= Jane Rosenberg =

American courtroom artist

Jane Rosenberg is an American courtroom artist known for her pastel sketches of high-profile defendants, including Donald Trump, Harvey Weinstein, Jeffrey Epstein, Sean Combs, Tom Brady and Bill Cosby.

== Biography ==

Rosenberg studied fine art at the Art Students League of New York, where abstract art was more popular than her preferred realism. She describes herself as having been a "closet portrait artist", drawing portraits in her kitchen. After graduating, she worked as a portrait artist in Provincetown, Massachusetts, sketching tourists for a dollar and busking by reproducing famous paintings in sidewalk chalk. When Rosenberg attended a lecture by courtroom artist Marilyn Church at the Society of Illustrators, she was inspired to attempt courtroom sketches herself.

To prepare a portfolio, Rosenberg began to attend the evening sessions of the New York City Criminal Court, where she sketched prostitutes at their arraignments. When she asked a court officer where the artists sat, he invited her to join them in the jury box the following week during the arraignment of Craig Crimmins. CNN declined to buy the sketch, but Rosenberg successfully sold it to NBC, which aired the image on the evening news. The 1980 sale began Rosenberg's career as a courtroom artist.

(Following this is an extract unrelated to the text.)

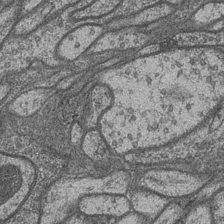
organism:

Rosenberg, who has now worked as a courtroom sketch artist for more than 40 years, lives on the Upper West Side of Manhattan, near Columbia University. She is married to a criminal defense attorney whom she met at a courthouse; the couple have one child.

== Works ==

===Media===

Rosenberg works in pen, pencil, and pastel to produce her courtroom sketches. The pastels present problems when she covers out-of-state cases; they break easily during travel, and can appear to be bullets during security screenings. Her kit also includes a cushion, a foam board to rest her drawing on, binoculars, finger cots, protein bars, and water bottles. She transports her supplies in a large wheeled container; inside, a smaller box, held together with rubber bands and gaffer's tape, holds her pastels, sorted by color. After each day in court, Rosenberg spends at least half an hour cleaning and organizing her equipment, discarding the stubs of pastels, and ordering replacements.

===Subjects===

In addition to defendants, Rosenberg sketches jurors and witnesses, whom she often depicts with blank faces to protect their anonymity. In some cases, judges rule that she cannot depict vulnerable witnesses. The nature of her job means that she has to draw quickly, and sometimes observe from a video monitor in an overflow room, which Rosenberg dislikes. Defendants sometimes approach Rosenberg to make requests about their depictions: John Gotti asked her not to draw his double chin, Weinstein wanted more hair, and Donald Trump Jr. said to "make me look sexy." Others, including Ghislaine Maxwell, Eddie Murphy, and Igor Fruman, have sketched Rosenberg themselves.

Rosenberg generally works on high-profile cases. Her subjects have included:

- 6ix9ine
- Abu Hamza al-Masri
- Anthony Weiner
- Bernie Madoff
- Bill Cosby
- Caroline Ellison
- Craig Crimmins
- Derek Chauvin
- Don King
- Donald Trump
- Donald Trump Jr.
- Dzhokhar Tsarnaev
- Eddie Murphy
- Ghislaine Maxwell
- Jeffrey Epstein
- Joaquín Guzmán
- John Gotti
- John Louis Evans
- Harvey Weinstein
- Luigi Mangione
- Lynne Stewart
- Mark David Chapman
- Martha Stewart
- Michael Cohen
- Omar Abdel-Rahman
- R. Kelly
- Sam Bankman-Fried
- Steve Bannon
- Tom Brady
- Woody Allen

Rosenberg has described Don King and Donald Trump as fun to draw. By contrast, she was traumatized by sketching the 1983 execution of John Louis Evans, and came to oppose the death penalty as a result.